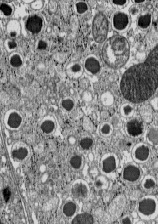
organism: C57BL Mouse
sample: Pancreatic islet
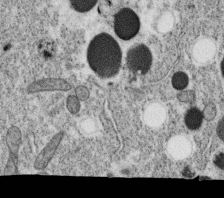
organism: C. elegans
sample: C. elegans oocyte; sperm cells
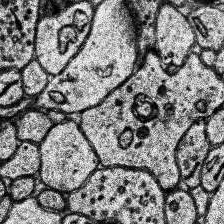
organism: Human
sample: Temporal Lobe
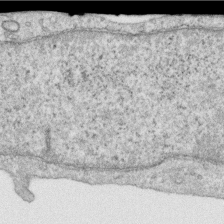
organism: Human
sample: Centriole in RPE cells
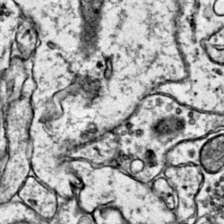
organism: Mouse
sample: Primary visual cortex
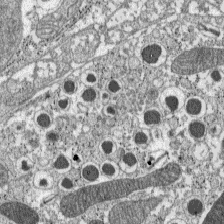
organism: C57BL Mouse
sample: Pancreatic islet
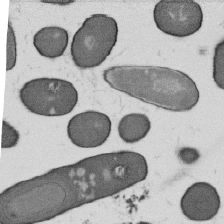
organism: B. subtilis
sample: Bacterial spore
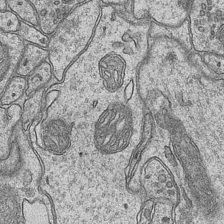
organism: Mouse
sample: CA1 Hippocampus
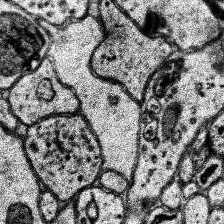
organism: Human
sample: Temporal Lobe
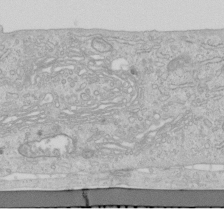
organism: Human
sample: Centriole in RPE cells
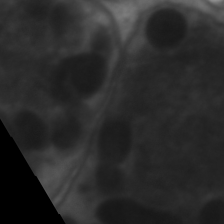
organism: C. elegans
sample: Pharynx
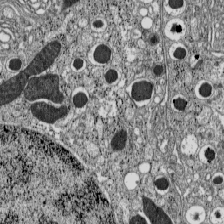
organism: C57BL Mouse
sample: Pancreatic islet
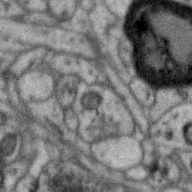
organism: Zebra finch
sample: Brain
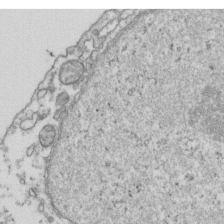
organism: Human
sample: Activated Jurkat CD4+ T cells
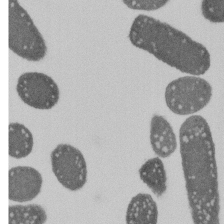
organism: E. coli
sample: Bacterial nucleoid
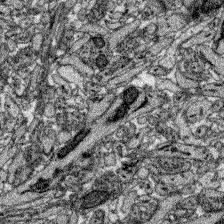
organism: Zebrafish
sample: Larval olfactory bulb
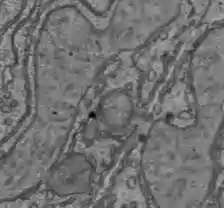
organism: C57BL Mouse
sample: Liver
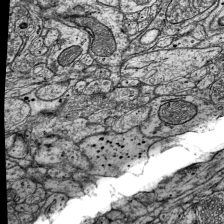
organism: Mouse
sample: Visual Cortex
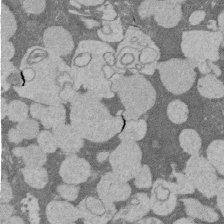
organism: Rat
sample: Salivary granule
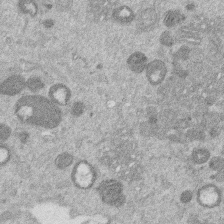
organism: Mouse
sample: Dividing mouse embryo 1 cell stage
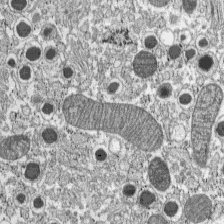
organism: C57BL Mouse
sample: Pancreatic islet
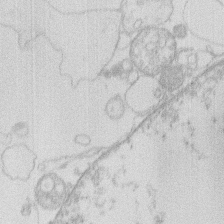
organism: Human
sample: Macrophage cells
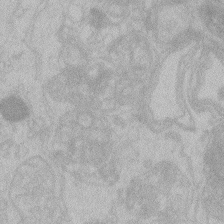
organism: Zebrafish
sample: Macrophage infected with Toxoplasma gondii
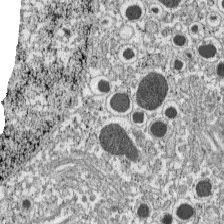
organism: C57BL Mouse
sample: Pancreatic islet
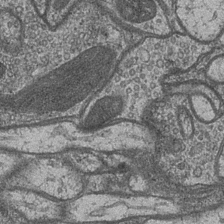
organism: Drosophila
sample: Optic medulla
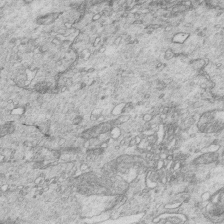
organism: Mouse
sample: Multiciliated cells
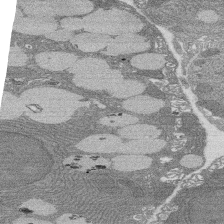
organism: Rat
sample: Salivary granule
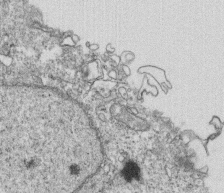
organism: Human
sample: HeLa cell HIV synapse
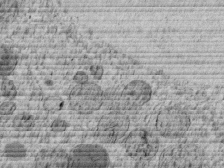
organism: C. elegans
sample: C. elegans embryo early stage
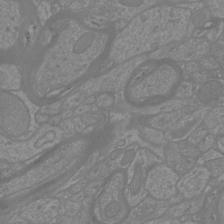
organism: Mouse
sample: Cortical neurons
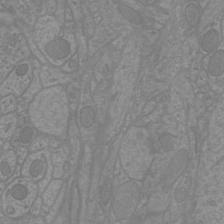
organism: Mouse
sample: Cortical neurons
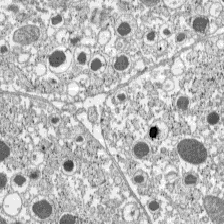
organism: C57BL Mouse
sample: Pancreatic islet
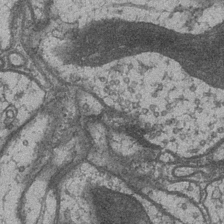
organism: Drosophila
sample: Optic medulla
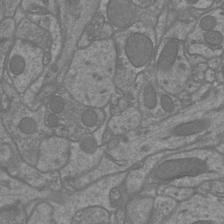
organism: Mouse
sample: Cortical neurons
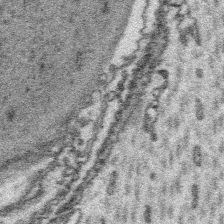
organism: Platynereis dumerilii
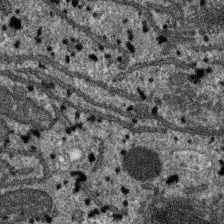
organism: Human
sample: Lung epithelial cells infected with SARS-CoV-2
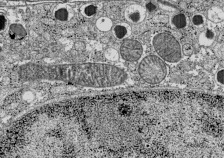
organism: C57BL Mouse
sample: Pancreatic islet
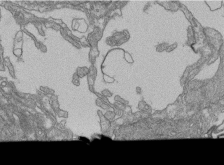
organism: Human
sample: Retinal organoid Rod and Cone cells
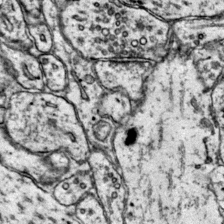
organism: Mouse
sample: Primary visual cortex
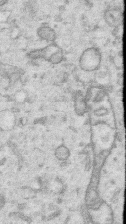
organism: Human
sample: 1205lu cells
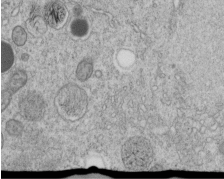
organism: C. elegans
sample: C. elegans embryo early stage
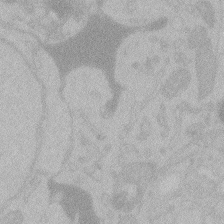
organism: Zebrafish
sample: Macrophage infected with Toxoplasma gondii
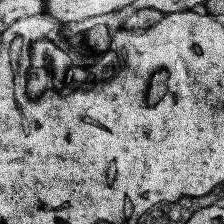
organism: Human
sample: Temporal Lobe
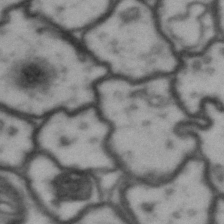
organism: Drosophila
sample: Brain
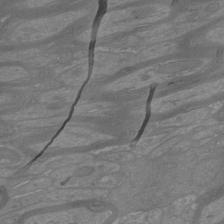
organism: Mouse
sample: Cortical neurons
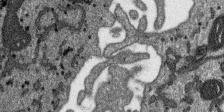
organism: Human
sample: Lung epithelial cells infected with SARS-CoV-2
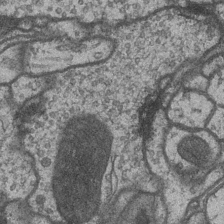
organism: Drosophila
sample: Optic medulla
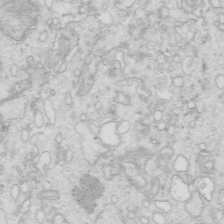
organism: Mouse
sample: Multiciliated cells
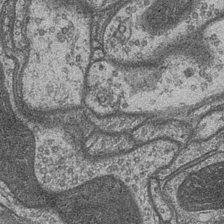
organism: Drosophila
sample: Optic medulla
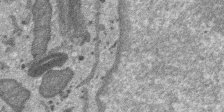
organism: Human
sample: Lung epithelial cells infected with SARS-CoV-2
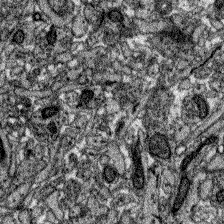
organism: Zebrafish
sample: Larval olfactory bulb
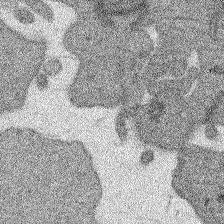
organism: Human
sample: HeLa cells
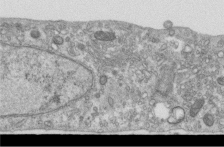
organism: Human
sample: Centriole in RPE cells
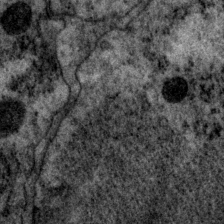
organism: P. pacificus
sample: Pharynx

·····

» WHAT YOU ARE ASKED TO DO: Retype the entries exactly, skipping every picture.

» SOLUTION BELOW:
organism: C57BL Mouse
sample: Pancreatic islet
organism: C. elegans
sample: C. elegans oocyte; sperm cells
organism: Human
sample: Temporal Lobe
organism: Human
sample: Centriole in RPE cells
organism: Mouse
sample: Primary visual cortex
organism: C57BL Mouse
sample: Pancreatic islet
organism: B. subtilis
sample: Bacterial spore
organism: Mouse
sample: CA1 Hippocampus
organism: Human
sample: Temporal Lobe
organism: Human
sample: Centriole in RPE cells
organism: C. elegans
sample: Pharynx
organism: C57BL Mouse
sample: Pancreatic islet
organism: Zebra finch
sample: Brain
organism: Human
sample: Activated Jurkat CD4+ T cells
organism: E. coli
sample: Bacterial nucleoid
organism: Zebrafish
sample: Larval olfactory bulb
organism: C57BL Mouse
sample: Liver
organism: Mouse
sample: Visual Cortex
organism: Rat
sample: Salivary granule
organism: Mouse
sample: Dividing mouse embryo 1 cell stage
organism: C57BL Mouse
sample: Pancreatic islet
organism: Human
sample: Macrophage cells
organism: Zebrafish
sample: Macrophage infected with Toxoplasma gondii
organism: C57BL Mouse
sample: Pancreatic islet
organism: Drosophila
sample: Optic medulla
organism: Mouse
sample: Multiciliated cells
organism: Rat
sample: Salivary granule
organism: Human
sample: HeLa cell HIV synapse
organism: C. elegans
sample: C. elegans embryo early stage
organism: Mouse
sample: Cortical neurons
organism: Mouse
sample: Cortical neurons
organism: C57BL Mouse
sample: Pancreatic islet
organism: Drosophila
sample: Optic medulla
organism: Mouse
sample: Cortical neurons
organism: Platynereis dumerilii
organism: Human
sample: Lung epithelial cells infected with SARS-CoV-2
organism: C57BL Mouse
sample: Pancreatic islet
organism: Human
sample: Retinal organoid Rod and Cone cells
organism: Mouse
sample: Primary visual cortex
organism: Human
sample: 1205lu cells
organism: C. elegans
sample: C. elegans embryo early stage
organism: Zebrafish
sample: Macrophage infected with Toxoplasma gondii
organism: Human
sample: Temporal Lobe
organism: Drosophila
sample: Brain
organism: Mouse
sample: Cortical neurons
organism: Human
sample: Lung epithelial cells infected with SARS-CoV-2
organism: Drosophila
sample: Optic medulla
organism: Mouse
sample: Multiciliated cells
organism: Drosophila
sample: Optic medulla
organism: Human
sample: Lung epithelial cells infected with SARS-CoV-2
organism: Zebrafish
sample: Larval olfactory bulb
organism: Human
sample: HeLa cells
organism: Human
sample: Centriole in RPE cells
organism: P. pacificus
sample: Pharynx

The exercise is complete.